Friday, 19 September 2008 12:00 AM
Whether you want to travel from the Cape to Cairo, or enjoy a classic luxury safari holiday in east Africa, safari holidays give you an unparalleled opportunity to see African wildlife in its natural habitat.
Here travelbite.co.uk brings you a selection of ideas for the best safari holidays in Africa.
Do-it-yourself Namibia safari holiday
It takes at least three days to explore the main sights of the vast Etosha national park in Namibia. Over 22,000 square kilometres of game reserve, the park is home to 114 mammal species, 340 bird species, 110 reptile species and 16 amphibian species.
There are three well-equipped campsites scattered through the park, each offering safe night game viewing at floodlit waterholes.
A matter of minutes from your tent you can watch black rhino, lions, hyenas and the striking Oryx (gemsbok) coming down to drink at night. If you stay awake long enough you may even spot a leopard.
Driving around the park on the network of roads, it is possible to see lions incredibly close up, as well as hordes of animals drinking at the many waterholes, all set in magnificent African scenery.
You can't miss the massive mineral pan that dominates the park. Etosha means "Great White Place" and the springs at the edge of this vast expanse of salt and cracked clay attracts large numbers of wildlife and birds.
The Namutoni, Halali and Okaukuejo rest camps all have tourist facilities; including a restaurant, a basic shop, a car garage for those essential repairs and a swimming pool for cooling off after an exciting game drive.
The best time for a safari holiday in Etosha is between May and September - the cooler months in Namibia.
Affordable South Africa safari holiday
Pilanesberg national park is set amid a beautiful group of ancient volcanic ripples in the earth forming four concentric circles of hills.
For an affordable family safari holiday within a few hours drive of Johannesburg, Pilanesberg is difficult to beat.
This is a great place to see white rhino, as well as the 'big five'. Huge solitary bull elephants stride across the landscape, many of them resettled here from Kruger.
Countless zebra, blue wildebeest, kudu, waterbuck, impala and warthogs will also keep wildlife spotters happy all day.
Guided game drives are available at dawn and dusk, as well as night drives. It is also quite easy to drive your own vehicle - exploring at your own pace, enjoying the scenery and observing the animals.
The comfortable campsite is also full of wildlife - troops of baboons mount scavenging raids on the rubbish bins and hornbills check their appearance in car wing mirrors.
Nearby Sun City with its water parks is another opportunity to keep the kids amused on your family safari holiday.
Catch the Great Migration
The Great Migration is one of Africa's greatest wildlife spectacles.
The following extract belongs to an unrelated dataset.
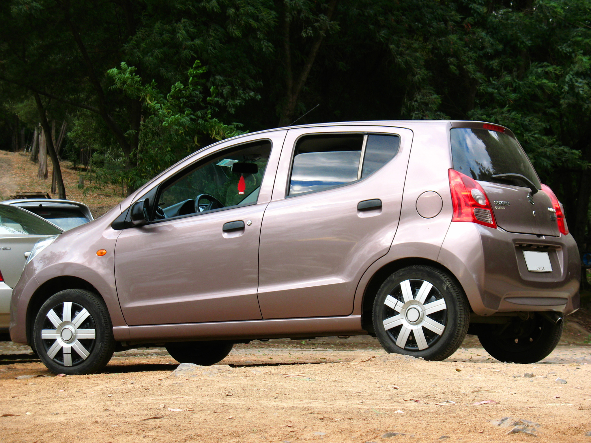 Suzuki Celerio 1.0 GA 2010

An estimated two million wildebeest travel from the southern Serengeti to the northern edge of the Masai Mara national reserve every year.
They are following the rain and greener pastures and in August the grasslands of the Masai Mara in Kenya are covered by a mass of moving wildebeest as far as the eye can see.
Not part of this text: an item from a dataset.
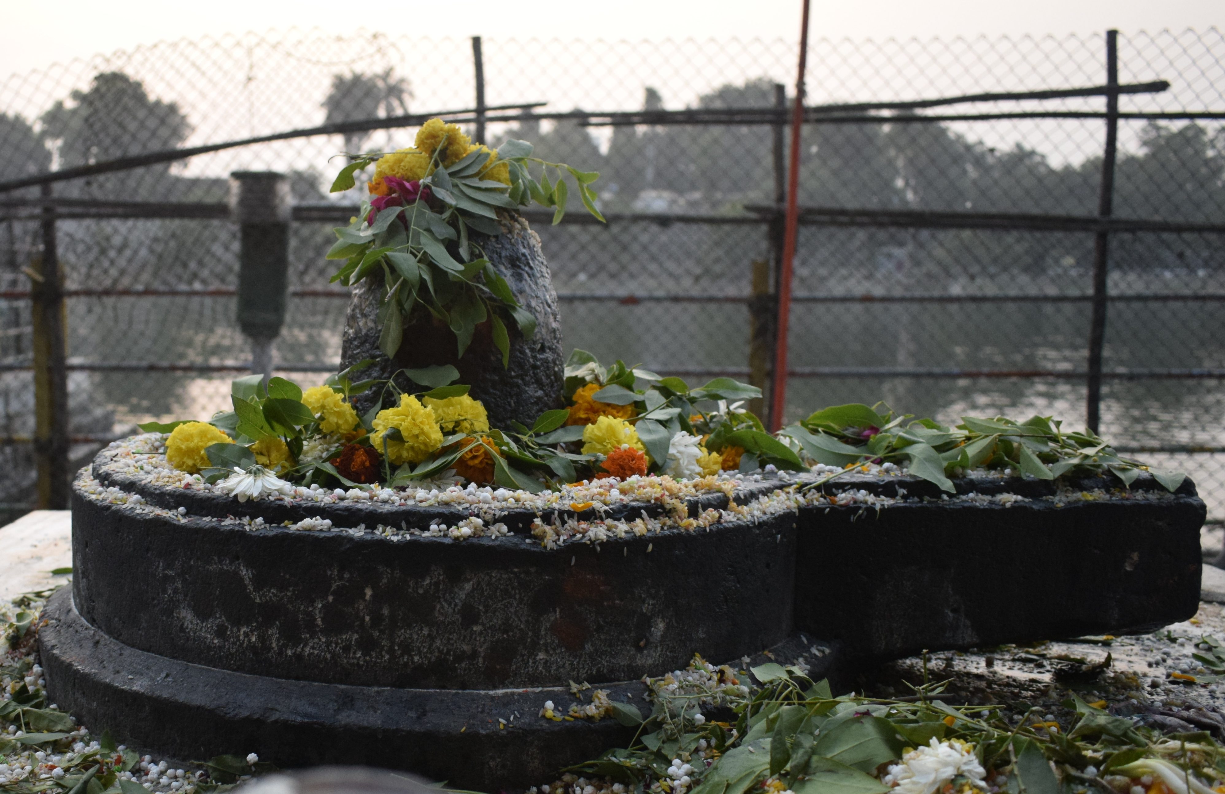 श्री वज्रेश्वर लिंग

For a luxury safari holiday experience that will put you in a perfect position to view the migration, stay at Olonana with Sanctuary Lodges. Right on the border of the Masai Mara game reserve, this luxury camp offers professional driver guides for exciting observation drives.
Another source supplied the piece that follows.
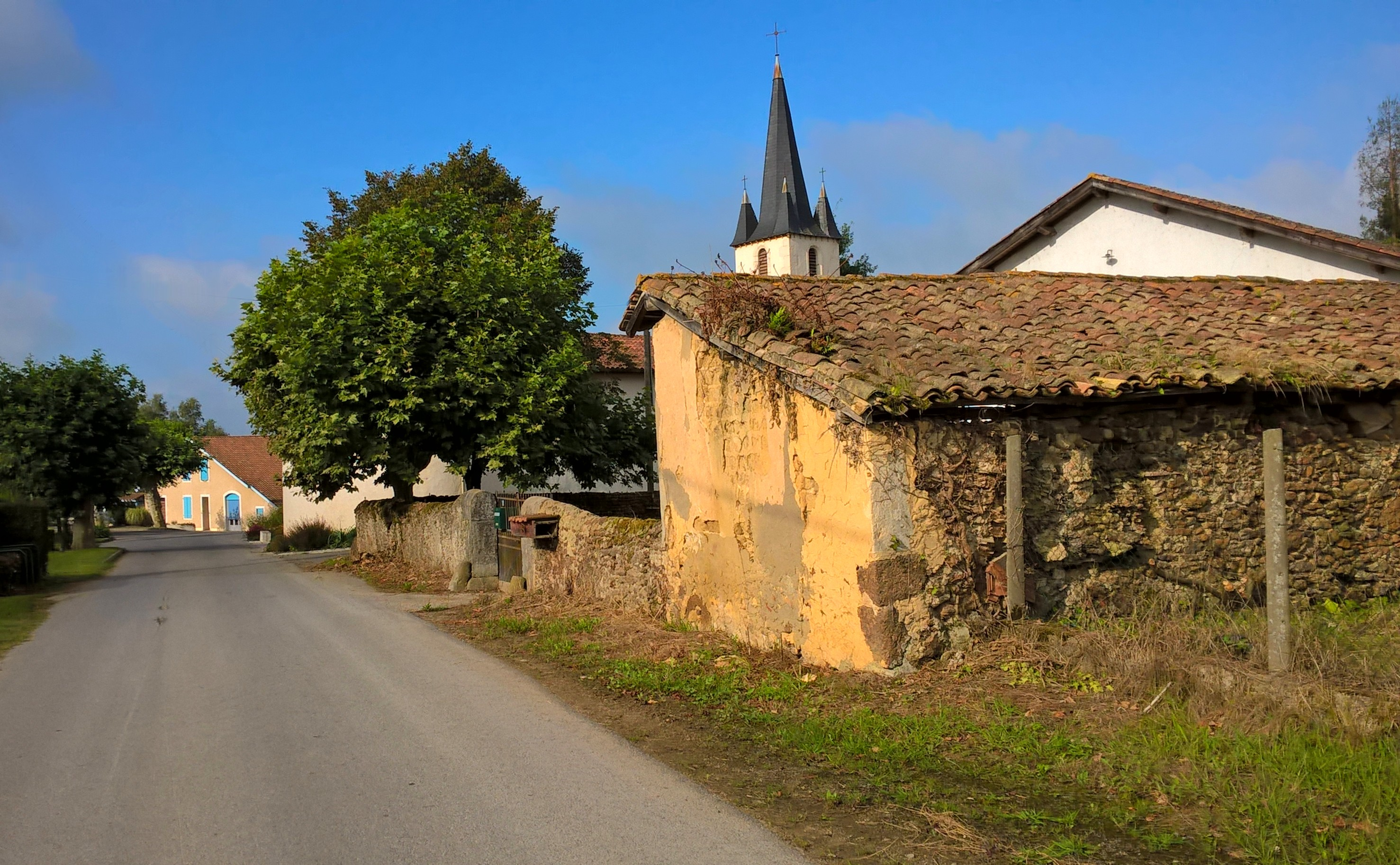 Bourg St-Girons en Béarn, architecture chalosaise

You can also experience Kenya's rich cultural heritage by visiting the Masai village which is adjacent to the camp and which Olonana supports.
Walking safari holiday
If you've had enough of being driven about in 4X4s, get closer to nature in Africa on a walking safari holiday.
In the Namib Naukluft national park there are a number of rewarding hiking trails through the ochre-walled canyons, which are guarded by cautious troops of baboons and studded with the ubiquitous Namibian Quiver tree.
This is one of the biggest national parks in Africa and includes the enormous Namib Desert and the Naukluft Mountains. It is also home to many rare plant and animal species.
The Waterkloof trail is a 16-kilometre circular route that takes in some of the highest points of the park and the Olive Trail is a shorter walking safari that brings you out on top of the central massif at 1,500 metres.
Surprise Klipspringer antelope that bound away, making even the most light-footed hiker feel clumsy, and the rare Haartmann's mountain zebra.
The views along the ridgetops across the desert and mountains are exhilarating and the trails are well marked.
Zambezi safari holidays
Finally the Zambezi River, as it flows through Zambia offers fantastic African game viewing opportunities in a relatively undiscovered African safari holiday destination.
A new safari holiday lodge camp was opened at Kulefu this summer by Sanctuary Lodges & Camps, within the Lower Zambezi national park. Luxury tents on platforms and with en-suite bathrooms have been built overlooking the widest stretch of the Zambezi River.
Guests at Kulefu regularly see lion, leopard and elephant. There are guided game drives in 4X4 vehicles and canoeing trips on the Zambezi, as well as fishing and walking safaris through the valley.
The camp also has a swimming pool on the riverbank and a viewing deck overlooking the river.